§ DATASET EXCERPT:
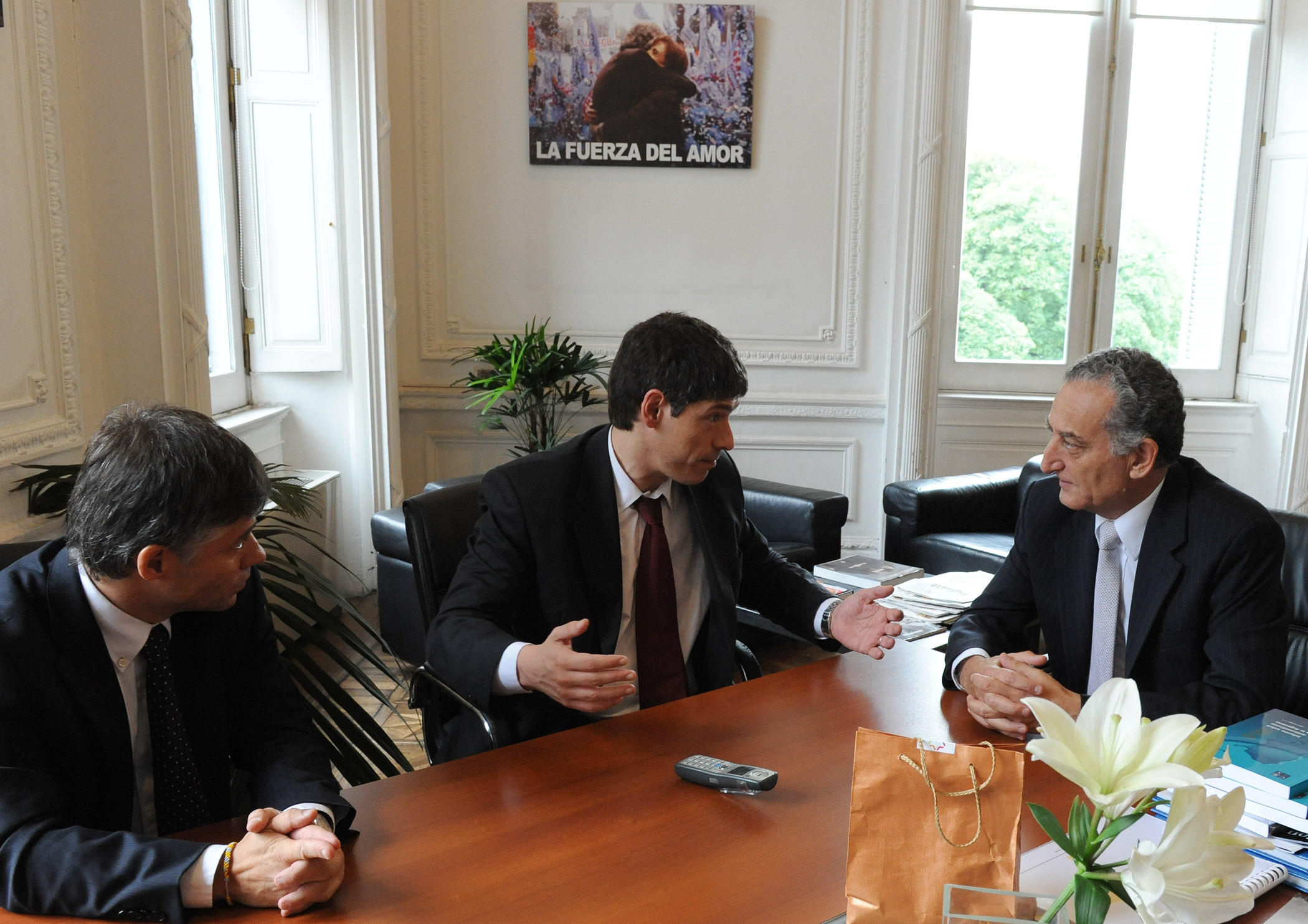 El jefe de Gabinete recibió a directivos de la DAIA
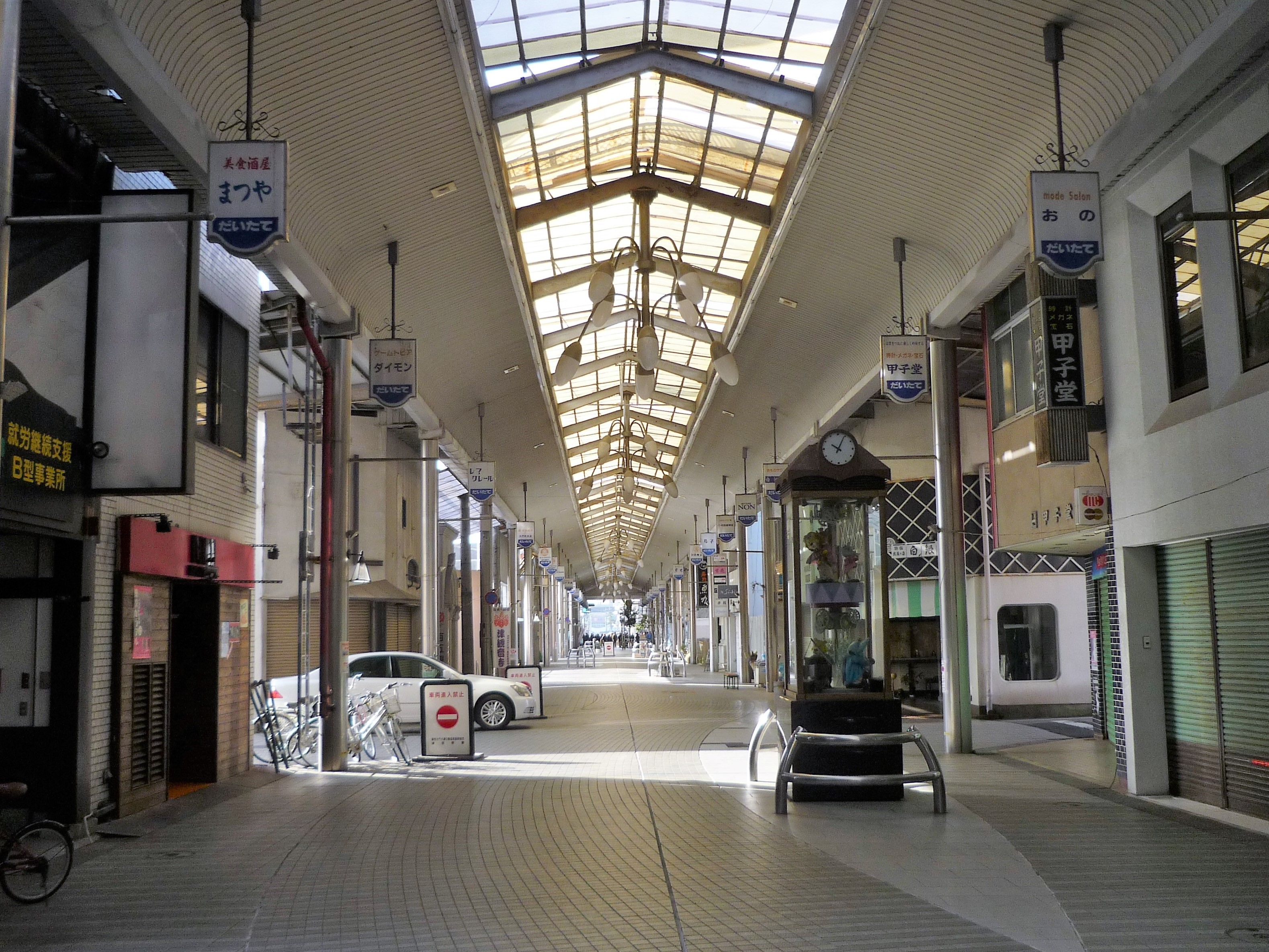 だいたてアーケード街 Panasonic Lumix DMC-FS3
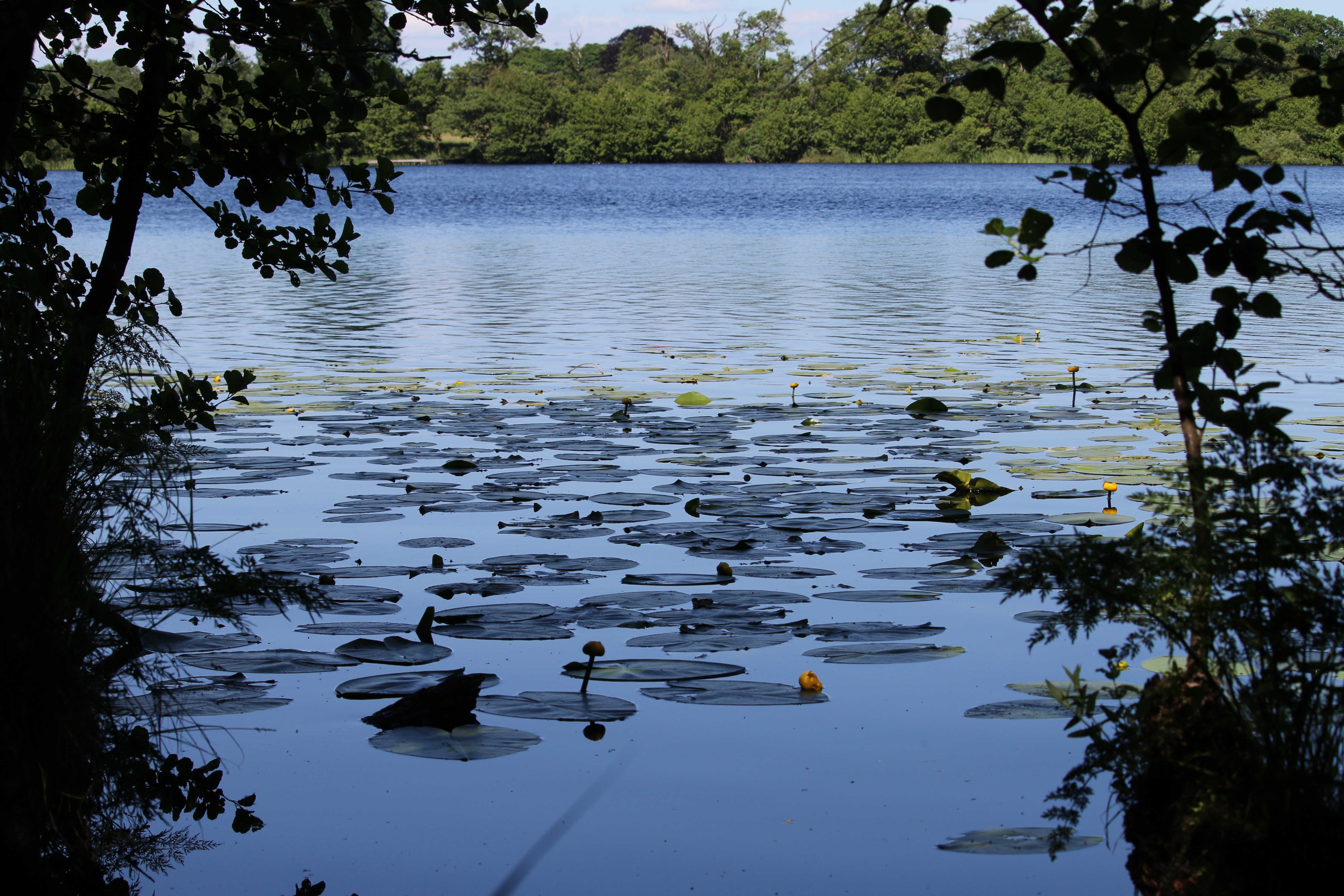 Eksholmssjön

§ EXERCISE DIRECTIONS:
Pictures aside, reproduce the listing above exactly.

§ REPLY:
 El jefe de Gabinete recibió a directivos de la DAIA
 だいたてアーケード街 Panasonic Lumix DMC-FS3
 Eksholmssjön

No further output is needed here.